Another way of saying it is that ontology is a tool for performing wave function updating. In that ontology, wave function updating is nonlocal. And there is nothing about that nonlocality that conflicts with QFT - unless one is mistaking the locality of QFT to be ontological.

Well you may call it "non-local" and "ontological" if you want, but then you are using those words in a rather unusual way.

 

[Demystifier]

But there is a density operator describing the LHC.

If we accept the instrumental interpretation according to which there is no wave function of the universe, then, in the same interpretation, there is no density operator describing the whole LHC.

Of course, you are free to use a different interpretation, but then your interpretation is not the minimal instrumental interpretation advocated e.g. by Peres..

 

[Demystifier]

If this is fair representation of vanhees71 position then it is wrong at least in some cases.
1. Say we have beam of unpolarized photons that we register using detector. No information, no update.
2. We insert polarizer before detector. According to presented viewpoint we gain information about polarization but no sudden change of wave-function.
3. We insert two crossed polarizers in the way of beam. There are no photons so we get no information.
4. Now between two crossed polarizers we insert third polarizer at 45 deg. This operation according to point 2. should not cause sudden change of wave-function but it does as now we get 1/8 of photons instead of none.

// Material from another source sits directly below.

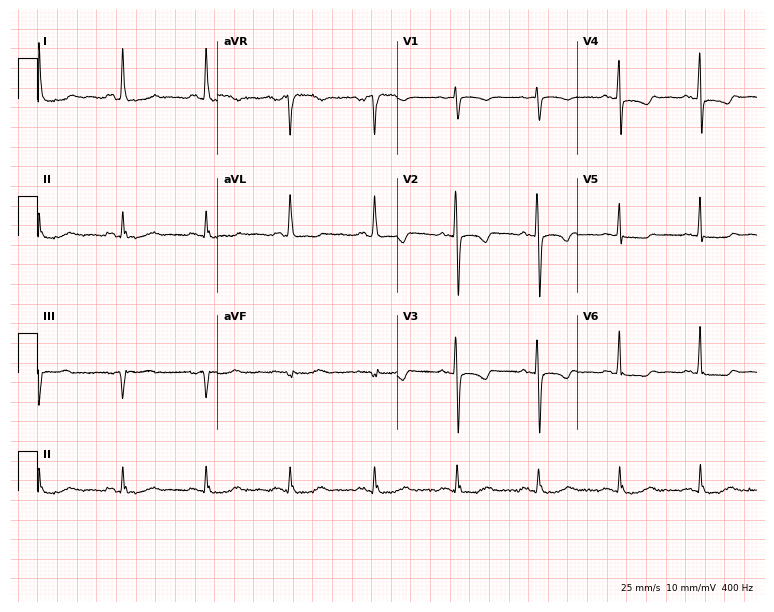
Resting 12-lead electrocardiogram. Patient: a 60-year-old female. None of these six findings is recorded: first-degree AV block, right bundle branch block, left bundle branch block, sinus bradycardia, atrial fibrillation, sinus tachycardia.
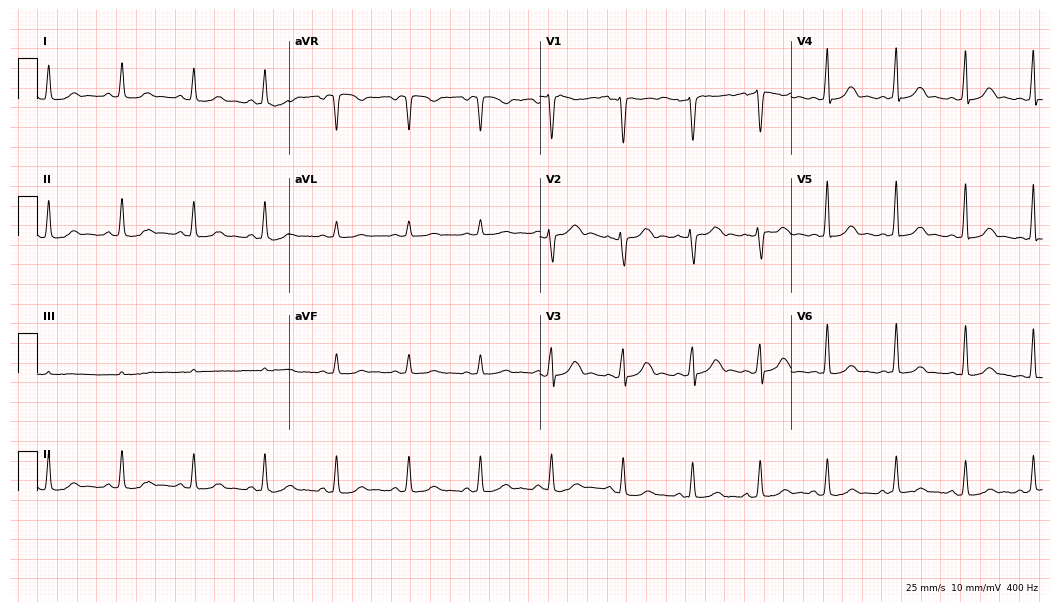
ECG (10.2-second recording at 400 Hz) — a female, 34 years old. Labelled as a normal ECG.

First, you are using a too narrow meaning of the concept of "wave function". The wave function is nothing but a vector in the Hilbert space of all possible physical states. In this sense, even the vacuum |0> is a wave function (more precisely, a wave functional) in the Hilbert space of quantum electrodynamics. Therefore, your 3. is wrong; even though there are no photons, there is still wave function and associated information.

Second, the change in 4. is not sudden. It is a continuous transition (although very fast, due to fast decoherence) from a state with one number of photons to a state with another number of photons.

 

[atyy]

Well you may call it "non-local" and "ontological" if you want, but then you are using those words in a rather unusual way.

Well, I don't think it weakens my main point that it wrong to use the locality of relativistic QFT to object to any nonlocality associated with updating.

 

[Demystifier]

Result of inserting middle polarizer can not be viewed as acquisition of new knowledge and nothing more.

In the operational interpretation of QM, insertion of the middle polarizer (or any other polarizer) should be viewed as a choice of the effective time-dependent Hamiltonian. The Hamiltonian defines the corresponding Schrodinger equation, so any change induced by insertion of the polarizer should be viewed as evolution by Schrodinger equation.

 

[zonde]

Second, the change in 4. is not sudden. It is a continuous transition (although very fast, due to fast decoherence) from a state with one number of photons to a state with another number of photons.

Yes, I used poor wording. I should have said "physical change of subensemble that is described by wave-function".

 

[Demystifier]

Well, I don't think it weakens my main point that it wrong to use the locality of relativistic QFT to object to any nonlocality associated with updating.

Of course, but @vanhees71 does not have any objections against updating. He only objects against collapse. To clarify his opinion, I have defined the notions of "update" and "collapse" in a manner consistent with his own understanding of those words.